ULS – Ficámos bem cientes de que entrou em funcionamento no dia 1 de Janeiro do corrente ano de 2024, no âmbito de uma reorganização dos serviços de saúde que abrange todo o país, a ULS (Unidade Local de Saúde) do Médio Ave que integra a prestação de cuidados de saúde primários e hospitalares numa só unidade de gestão, abrangendo o CHMA (Centro Hospitalar do Médio Ave), formado pelos actuais hospitais de Famalicão e Santo Tirso e os ACES (agrupamentos de centros de saúde) de Famalicão, Trofa e Santo Tirso. São mais de 2.000 trabalhadores.
170.000.000 € – A partir de agora tudo o que diz respeito a prestação de cuidados de saúde do SNS (Serviço Nacional de Saúde) nesta região (presume-se os três concelhos acima referidos) é da responsabilidade desta ULS. Isso explica que o seu orçamento seja de mais de 170 milhões de euros, ou seja, mais do que todo o orçamento do nosso município (162 milhões de euros). É enorme a responsabilidade agora assumida por uma equipa dirigida pelo Dr. António Barbosa e pelo Dr. Luís Moniz e que tem como directora clínica a médica Dr.ª Violeta Ofélia Iglésias, a quem desejamos, para bem de todos nós, o maior êxito.

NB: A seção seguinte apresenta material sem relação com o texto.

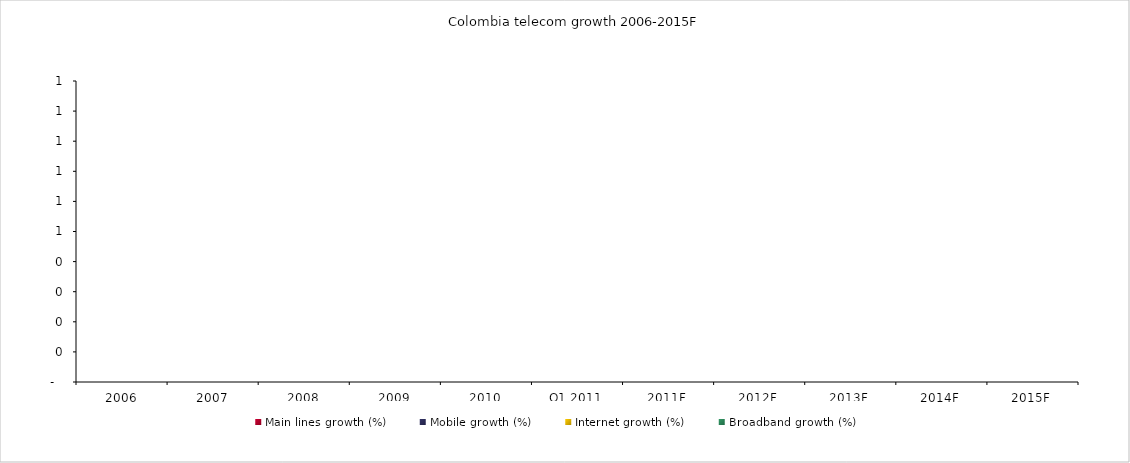
| Category | Main lines growth (%) | Mobile growth (%) | Internet growth (%) | Broadband growth (%) |
|---|---|---|---|---|
| 2006 | 0 | 0 | 0 | 0 |
| 2007 | 0 | 0 | 0 | 0 |
| 2008 | 0 | 0 | 0 | 0 |
| 2009 | 0 | 0 | 0 | 0 |
| 2010 | 0 | 0 | 0 | 0 |
| Q1 2011 | 0 | 0 | 0 | 0 |
| 2011F | 0 | 0 | 0 | 0 |
| 2012F | 0 | 0 | 0 | 0 |
| 2013F | 0 | 0 | 0 | 0 |
| 2014F | 0 | 0 | 0 | 0 |
| 2015F | 0 | 0 | 0 | 0 |

AMPLIAÇÃO ESTRUTURADA – Também o presidente da câmara municipal, Dr. Mário Passos, manifestou satisfação por esta nomeação e deseja muito que o nosso hospital receba as obras e as ampliações de que necessita, lembrando que o município está já a fazer a sua parte no domínio da saúde. A ampliação estruturada do Hospital de Famalicão que faz título de primeira página e que o Dr. António Barbosa explica, dizendo que é preciso evitar o que aconteceu nas últimas décadas, "em que o hospital foi somando unidades que hoje não se articulam da melhor maneira", tem de merecer toda a atenção dos famalicenses.

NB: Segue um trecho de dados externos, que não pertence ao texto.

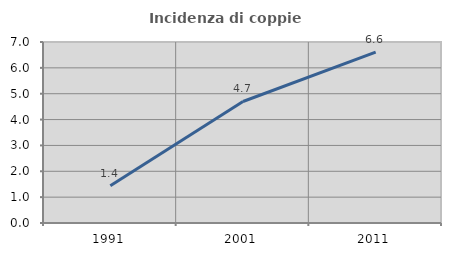
| Category | Incidenza di coppie miste |
|---|---|
| 1991.0 | 1.44 |
| 2001.0 | 4.7 |
| 2011.0 | 6.61 |

RESPONSABILIDADES REPARTIDAS – Que a ampliação é necessária e deve ser bem estruturada não oferece dúvidas. O que importa é que ela seja a ampliação que o bom funcionamento da ULS exige, cabendo aqui muito trabalho, não só à direcção da unidade, como ao município de Famalicão. O município de Famalicão tem aqui uma enorme responsabilidade, pois não podemos ter uma ampliação adequada do hospital e estrangulamentos à volta, com licenciamento de construções ou de actividades que provoquem mais aumento do trânsito.

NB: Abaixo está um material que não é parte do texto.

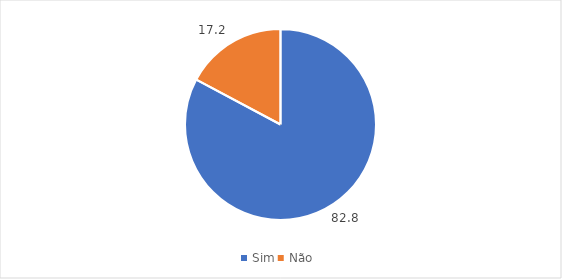
| Category | Series 0 |
|---|---|
| Sim | 82.8 |
| Não  | 17.2 |

VISÃO QUE FAZ FALTA – Do que precisamos é de tráfego fluído e prioritário para as ambulâncias e pessoal que trabalha no hospital. Há lá espaço para habitações para médicos e enfermeiros e mesmo para edifícios de rectaguarda do hospital que tanta falta fazem. Outros municípios do nosso país assim têm feito. O que é preciso é visão larga por parte do nosso município e não continuar o atrofiamento que ocorreu nas últimas décadas a nascente e a poente do Hospital São João de Deus. Salve-se o que ainda for a tempo, contando com a colaboração dos particulares, que até bem podem ter vantagem nisso. Estejamos à altura das exigências que resultam da ULS que não estava prevista e surgiu agora.
OUTROS ASSUNTOS – Ficamos sem espaço
para falar dos dinheiros atribuídos às festas do Carnaval, das queixas dos
lesados do Talvai, do eco-parque de Cabeçudos, da residência para estudantes
universitários, da ferrovia e de tantos outros. Problemas não faltam. Tempo e
espaço para os tratar é que são escassos.